Chapter VII

•••

5 July 2001

I am in pain. Every evil, cruel act I have ever committed, in more than 100 years of vampiric existence, is swirling around in my head. I can see the bodies, the rivers of blood. I can smell the entrails steaming in the night air. I feel my victims’ pain as my own. They suffered and died at my hand for naught but a moment’s pleasure. I have taken infants from their mothers’ breasts and fed on them to the musical pleas of the doomed. And I remember them all, as clearly as if I had done it the night before. I am a monster, a parasite-beast that feeds on darkness and life. I do not deserve to live.

Wil

- - - - - - - - - -

Angel closed the journal, resting his head on the back of the chair. Wil was suffering just as he had. Reading his childe’s journal was like replaying his memories of the first months after he’d been cursed. The dark vampire replaced Wil’s journal and left the room, hoping to catch his coworkers before they went home. He needed their help with the younger vampire. Wil was still unwilling to talk to him; although from his journal it was obvious he desperately needed to.

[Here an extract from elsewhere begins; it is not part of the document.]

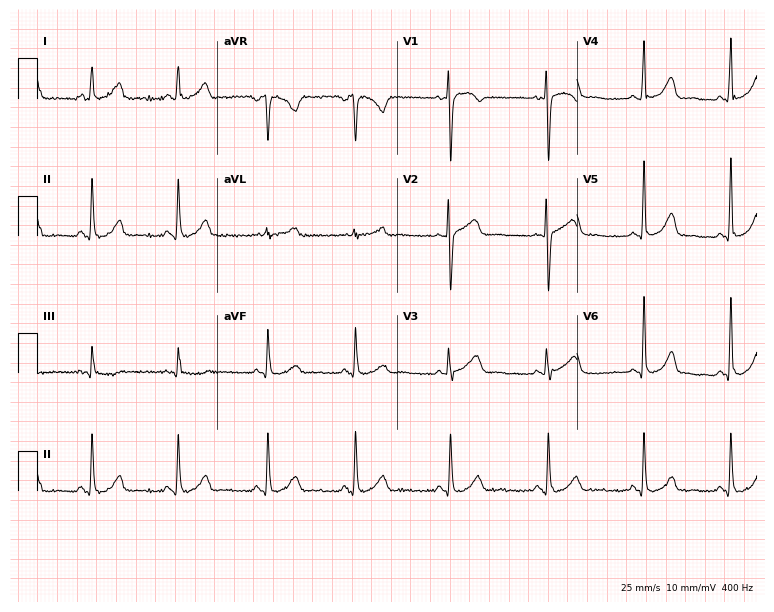
12-lead ECG (7.3-second recording at 400 Hz) from a 19-year-old female patient. Labelled as a normal ECG.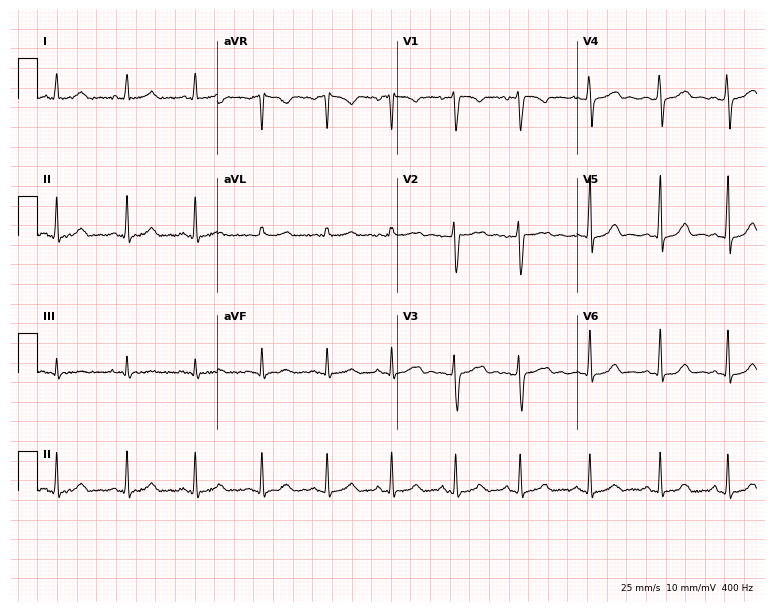
12-lead ECG (7.3-second recording at 400 Hz) from a 34-year-old female patient. Labelled as a normal ECG.

“Wes?” Angel said quietly.

The ex-Watcher picked himself up off the counter. “Yes, Angel?”

“I need some advice.”

The human’s eyes widened in surprise. “About what?”

“Wil,” Angel said uneasily. “This may be a bad idea.”

“Angel, you know I will always help you, even if I’m not sure of the outcome,” Wesley reassured the vampire.

The older man grimaced. “I can’t get Wil to talk to me.”

“Ah.” The demon hunter thought for a moment. “How did you communicate with him in the past?” Angel’s face told the human all he needed to know. “I see.”

“It’s just that…well, when Wil was human, he was a lot like you used to be.” Angel said quickly.

“Like me?” Wesley replied, his voice very calm.

“Not sure of himself, and uncomfortable with personal topics,” Angel explained hastily.

Wesley relaxed. “And you want advice on how to make him talk to you?” Angel nodded guiltily. “Based on what would have worked on me when you met me, had you bothered to make an effort then?” Again, Angel nodded. The ex-Watcher paused, gathering his thoughts. “You keep asking him how he feels, don’t you?”

“Yeah, and he keeps brushing me off. When he’s not ignoring me completely.” Angel said in frustration.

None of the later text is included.